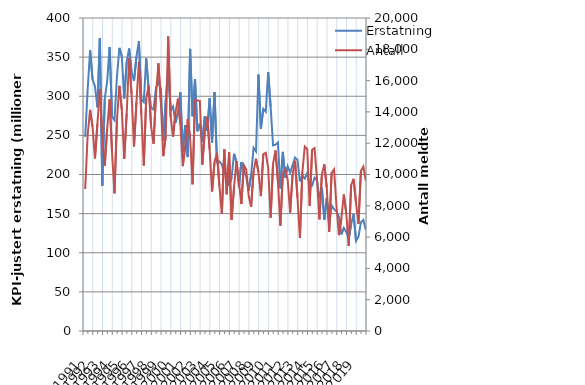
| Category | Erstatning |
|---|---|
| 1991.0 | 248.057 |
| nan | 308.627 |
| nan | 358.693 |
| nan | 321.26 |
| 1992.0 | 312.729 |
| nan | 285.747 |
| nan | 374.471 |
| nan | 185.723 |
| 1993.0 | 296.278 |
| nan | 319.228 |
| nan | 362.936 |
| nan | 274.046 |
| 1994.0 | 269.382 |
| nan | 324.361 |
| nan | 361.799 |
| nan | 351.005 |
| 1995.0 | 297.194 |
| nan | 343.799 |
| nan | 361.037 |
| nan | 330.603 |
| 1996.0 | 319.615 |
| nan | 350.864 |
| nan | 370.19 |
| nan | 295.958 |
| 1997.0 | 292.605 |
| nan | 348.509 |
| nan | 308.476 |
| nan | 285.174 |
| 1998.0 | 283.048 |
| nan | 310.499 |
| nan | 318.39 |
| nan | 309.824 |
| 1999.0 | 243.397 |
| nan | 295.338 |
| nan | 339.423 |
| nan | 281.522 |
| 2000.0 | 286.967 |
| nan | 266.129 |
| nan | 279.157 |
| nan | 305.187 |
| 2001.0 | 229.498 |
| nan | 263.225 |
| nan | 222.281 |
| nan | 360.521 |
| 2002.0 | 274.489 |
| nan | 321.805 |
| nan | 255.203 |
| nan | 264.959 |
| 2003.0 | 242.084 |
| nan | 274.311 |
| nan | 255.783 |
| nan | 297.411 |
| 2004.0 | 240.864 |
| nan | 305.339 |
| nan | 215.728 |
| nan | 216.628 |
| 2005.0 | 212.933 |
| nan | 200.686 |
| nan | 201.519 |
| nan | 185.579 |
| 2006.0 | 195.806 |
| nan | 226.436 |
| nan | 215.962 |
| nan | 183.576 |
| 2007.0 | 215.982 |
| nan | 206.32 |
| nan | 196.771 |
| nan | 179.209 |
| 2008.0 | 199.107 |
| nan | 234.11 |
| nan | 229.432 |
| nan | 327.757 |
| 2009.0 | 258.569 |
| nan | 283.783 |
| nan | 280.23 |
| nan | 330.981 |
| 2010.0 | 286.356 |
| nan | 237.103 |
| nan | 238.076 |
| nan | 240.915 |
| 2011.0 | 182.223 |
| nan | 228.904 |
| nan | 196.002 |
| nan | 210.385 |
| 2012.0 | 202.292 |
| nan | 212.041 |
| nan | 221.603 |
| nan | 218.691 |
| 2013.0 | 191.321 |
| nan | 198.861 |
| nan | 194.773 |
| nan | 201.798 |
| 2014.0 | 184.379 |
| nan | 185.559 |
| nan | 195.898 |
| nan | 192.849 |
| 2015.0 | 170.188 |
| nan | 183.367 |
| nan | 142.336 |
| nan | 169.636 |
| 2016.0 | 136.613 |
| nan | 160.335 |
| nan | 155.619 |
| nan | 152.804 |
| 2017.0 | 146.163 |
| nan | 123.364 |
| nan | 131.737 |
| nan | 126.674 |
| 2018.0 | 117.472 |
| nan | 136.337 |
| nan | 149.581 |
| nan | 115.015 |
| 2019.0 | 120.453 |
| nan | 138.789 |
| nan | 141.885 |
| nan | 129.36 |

* * *

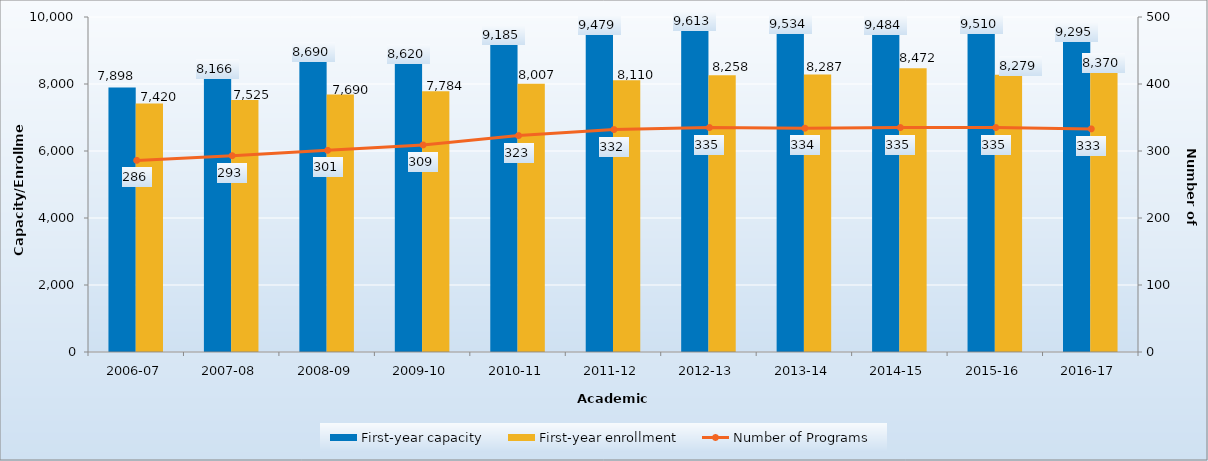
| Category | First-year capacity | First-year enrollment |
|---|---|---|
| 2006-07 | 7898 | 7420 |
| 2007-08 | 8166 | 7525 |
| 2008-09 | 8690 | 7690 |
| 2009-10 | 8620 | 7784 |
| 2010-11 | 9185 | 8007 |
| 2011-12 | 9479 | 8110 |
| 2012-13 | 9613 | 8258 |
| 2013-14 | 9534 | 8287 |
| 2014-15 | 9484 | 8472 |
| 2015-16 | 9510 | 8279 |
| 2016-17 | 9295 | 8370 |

...

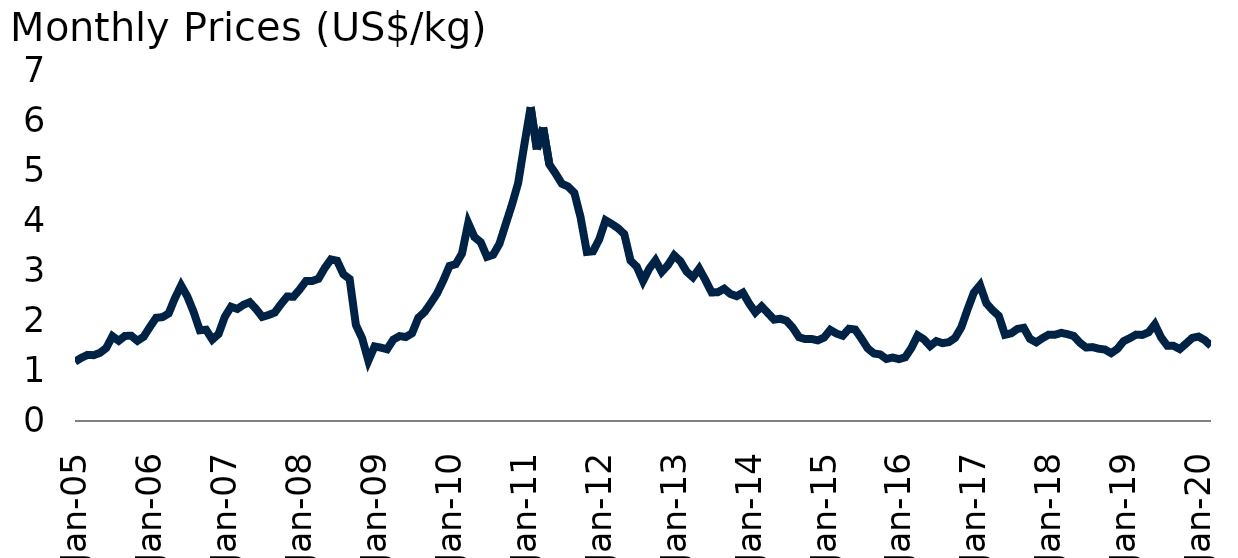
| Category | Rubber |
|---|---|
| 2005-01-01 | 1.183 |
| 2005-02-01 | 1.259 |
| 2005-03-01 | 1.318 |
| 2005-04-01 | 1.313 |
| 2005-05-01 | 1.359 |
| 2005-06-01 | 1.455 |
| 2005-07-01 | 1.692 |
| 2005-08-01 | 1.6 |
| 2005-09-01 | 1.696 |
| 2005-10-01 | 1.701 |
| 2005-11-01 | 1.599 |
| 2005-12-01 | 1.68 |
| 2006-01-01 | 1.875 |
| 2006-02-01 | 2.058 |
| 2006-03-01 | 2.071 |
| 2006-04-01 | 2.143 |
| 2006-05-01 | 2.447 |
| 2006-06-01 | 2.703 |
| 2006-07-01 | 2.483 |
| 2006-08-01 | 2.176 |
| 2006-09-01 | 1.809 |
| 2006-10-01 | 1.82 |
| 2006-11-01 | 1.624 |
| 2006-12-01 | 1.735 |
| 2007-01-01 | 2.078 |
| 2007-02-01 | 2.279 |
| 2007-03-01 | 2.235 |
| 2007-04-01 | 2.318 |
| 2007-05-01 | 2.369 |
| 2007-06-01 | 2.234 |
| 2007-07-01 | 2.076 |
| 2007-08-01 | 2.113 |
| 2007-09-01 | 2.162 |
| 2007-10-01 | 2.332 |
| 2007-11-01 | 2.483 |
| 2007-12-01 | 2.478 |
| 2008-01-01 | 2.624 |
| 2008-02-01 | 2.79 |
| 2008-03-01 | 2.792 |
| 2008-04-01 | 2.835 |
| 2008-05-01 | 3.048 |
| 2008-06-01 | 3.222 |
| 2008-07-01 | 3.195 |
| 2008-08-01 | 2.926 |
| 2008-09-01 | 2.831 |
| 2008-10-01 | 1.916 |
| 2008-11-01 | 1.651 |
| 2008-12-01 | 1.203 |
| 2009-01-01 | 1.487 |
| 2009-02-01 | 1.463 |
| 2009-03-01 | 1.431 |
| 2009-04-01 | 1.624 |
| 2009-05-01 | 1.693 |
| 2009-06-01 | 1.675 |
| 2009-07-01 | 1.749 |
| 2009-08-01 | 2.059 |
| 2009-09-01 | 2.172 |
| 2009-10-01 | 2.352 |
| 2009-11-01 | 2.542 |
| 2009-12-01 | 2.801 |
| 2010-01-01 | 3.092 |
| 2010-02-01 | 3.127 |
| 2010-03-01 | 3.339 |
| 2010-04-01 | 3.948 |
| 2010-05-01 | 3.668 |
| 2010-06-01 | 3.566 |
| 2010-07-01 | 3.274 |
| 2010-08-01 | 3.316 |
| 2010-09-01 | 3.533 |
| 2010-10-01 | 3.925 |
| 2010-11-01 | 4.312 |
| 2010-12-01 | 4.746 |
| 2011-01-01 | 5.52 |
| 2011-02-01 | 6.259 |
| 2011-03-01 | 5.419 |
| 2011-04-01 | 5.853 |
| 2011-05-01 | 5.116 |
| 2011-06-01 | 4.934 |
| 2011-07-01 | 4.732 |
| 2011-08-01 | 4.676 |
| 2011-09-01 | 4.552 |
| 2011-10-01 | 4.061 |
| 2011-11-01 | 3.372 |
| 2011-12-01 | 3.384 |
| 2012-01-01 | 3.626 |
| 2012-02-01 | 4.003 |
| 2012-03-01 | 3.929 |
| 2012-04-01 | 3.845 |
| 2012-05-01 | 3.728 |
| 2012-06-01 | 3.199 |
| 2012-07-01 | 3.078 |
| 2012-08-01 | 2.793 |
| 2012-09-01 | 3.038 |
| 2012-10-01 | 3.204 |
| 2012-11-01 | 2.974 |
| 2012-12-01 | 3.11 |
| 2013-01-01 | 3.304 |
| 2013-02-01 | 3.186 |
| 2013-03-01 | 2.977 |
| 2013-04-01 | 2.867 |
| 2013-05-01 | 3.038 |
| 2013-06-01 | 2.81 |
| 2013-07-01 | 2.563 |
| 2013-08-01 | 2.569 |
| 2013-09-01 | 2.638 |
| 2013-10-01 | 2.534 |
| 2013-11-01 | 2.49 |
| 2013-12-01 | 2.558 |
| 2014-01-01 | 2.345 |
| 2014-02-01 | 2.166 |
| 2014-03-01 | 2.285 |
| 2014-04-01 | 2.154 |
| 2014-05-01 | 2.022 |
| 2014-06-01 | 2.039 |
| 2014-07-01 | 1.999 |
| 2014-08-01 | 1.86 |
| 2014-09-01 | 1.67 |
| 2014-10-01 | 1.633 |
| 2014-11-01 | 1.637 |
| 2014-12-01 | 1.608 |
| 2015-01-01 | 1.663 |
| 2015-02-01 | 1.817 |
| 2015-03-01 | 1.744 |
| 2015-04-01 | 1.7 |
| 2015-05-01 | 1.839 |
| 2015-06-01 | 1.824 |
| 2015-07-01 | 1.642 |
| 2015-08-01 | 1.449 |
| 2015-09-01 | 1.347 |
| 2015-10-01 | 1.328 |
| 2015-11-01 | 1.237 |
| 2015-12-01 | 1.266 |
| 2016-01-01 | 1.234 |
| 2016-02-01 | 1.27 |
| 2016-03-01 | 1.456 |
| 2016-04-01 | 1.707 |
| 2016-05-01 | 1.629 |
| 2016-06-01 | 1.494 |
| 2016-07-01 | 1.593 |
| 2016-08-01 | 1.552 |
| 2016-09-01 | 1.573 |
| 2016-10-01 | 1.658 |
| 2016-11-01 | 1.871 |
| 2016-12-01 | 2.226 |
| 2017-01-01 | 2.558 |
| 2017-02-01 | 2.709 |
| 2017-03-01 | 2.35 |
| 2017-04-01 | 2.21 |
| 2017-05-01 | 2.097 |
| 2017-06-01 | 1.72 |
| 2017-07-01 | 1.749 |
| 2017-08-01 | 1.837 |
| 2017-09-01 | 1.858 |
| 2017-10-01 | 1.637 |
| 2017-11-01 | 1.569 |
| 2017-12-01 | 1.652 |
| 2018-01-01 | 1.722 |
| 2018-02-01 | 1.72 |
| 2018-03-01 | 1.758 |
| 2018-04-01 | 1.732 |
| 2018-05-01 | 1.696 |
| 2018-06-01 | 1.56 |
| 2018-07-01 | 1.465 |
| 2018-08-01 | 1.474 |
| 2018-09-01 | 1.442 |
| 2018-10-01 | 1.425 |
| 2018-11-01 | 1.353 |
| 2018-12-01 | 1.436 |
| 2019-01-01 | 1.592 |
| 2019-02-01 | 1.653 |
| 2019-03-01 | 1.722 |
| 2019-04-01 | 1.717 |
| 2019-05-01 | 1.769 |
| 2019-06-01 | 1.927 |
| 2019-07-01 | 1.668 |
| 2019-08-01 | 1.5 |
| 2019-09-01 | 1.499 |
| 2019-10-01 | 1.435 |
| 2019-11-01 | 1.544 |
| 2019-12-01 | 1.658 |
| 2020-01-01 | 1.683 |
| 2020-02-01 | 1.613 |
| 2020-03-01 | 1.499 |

_WHAT YOU WILL DO_.
Considering only the material above, set down every line from the one with "Category | Erstatning |" to the one with "nan | 361.799 |", inclusive, exactly as written.

_EXERCISE OUTPUT_.
| Category | Erstatning |
|---|---|
| 1991.0 | 248.057 |
| nan | 308.627 |
| nan | 358.693 |
| nan | 321.26 |
| 1992.0 | 312.729 |
| nan | 285.747 |
| nan | 374.471 |
| nan | 185.723 |
| 1993.0 | 296.278 |
| nan | 319.228 |
| nan | 362.936 |
| nan | 274.046 |
| 1994.0 | 269.382 |
| nan | 324.361 |
| nan | 361.799 |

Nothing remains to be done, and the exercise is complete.